> [TASK OBJECTIVE]
Please give the entries again in full and exactly, without any picture.

> [RECORDS SUPPLIED]
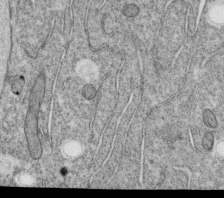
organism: C. elegans
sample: C. elegans oocyte; sperm cells
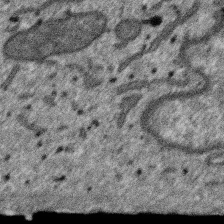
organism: Human
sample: Lung epithelial cells infected with SARS-CoV-2
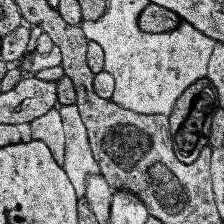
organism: Human
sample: Temporal Lobe
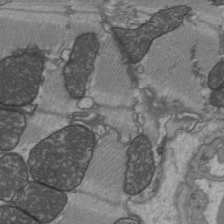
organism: C57BL Mouse
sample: Heart
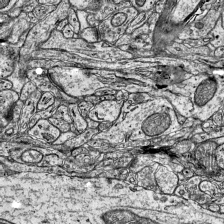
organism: Mouse
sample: Visual Cortex
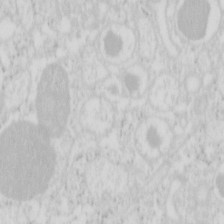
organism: Mouse
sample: Pancreas
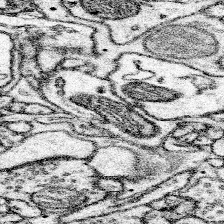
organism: Mouse
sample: Somatosensory cortex neuropil
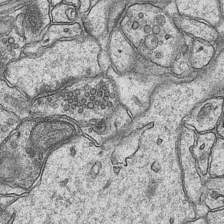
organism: Mouse
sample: CA1 Hippocampus
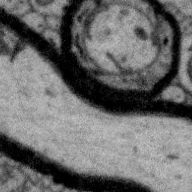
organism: Zebra finch
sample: Brain
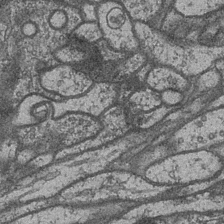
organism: Drosophila
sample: Optic medulla
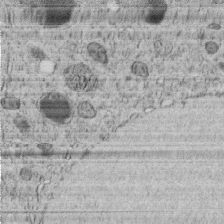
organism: C. elegans
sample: C. elegans embryo early stage
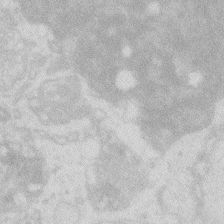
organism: Zebrafish
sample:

> [SOLUTION TO THIS EXERCISE]
organism: C. elegans
sample: C. elegans oocyte; sperm cells
organism: Human
sample: Lung epithelial cells infected with SARS-CoV-2
organism: Human
sample: Temporal Lobe
organism: C57BL Mouse
sample: Heart
organism: Mouse
sample: Visual Cortex
organism: Mouse
sample: Pancreas
organism: Mouse
sample: Somatosensory cortex neuropil
organism: Mouse
sample: CA1 Hippocampus
organism: Zebra finch
sample: Brain
organism: Drosophila
sample: Optic medulla
organism: C. elegans
sample: C. elegans embryo early stage
organism: Zebrafish
sample:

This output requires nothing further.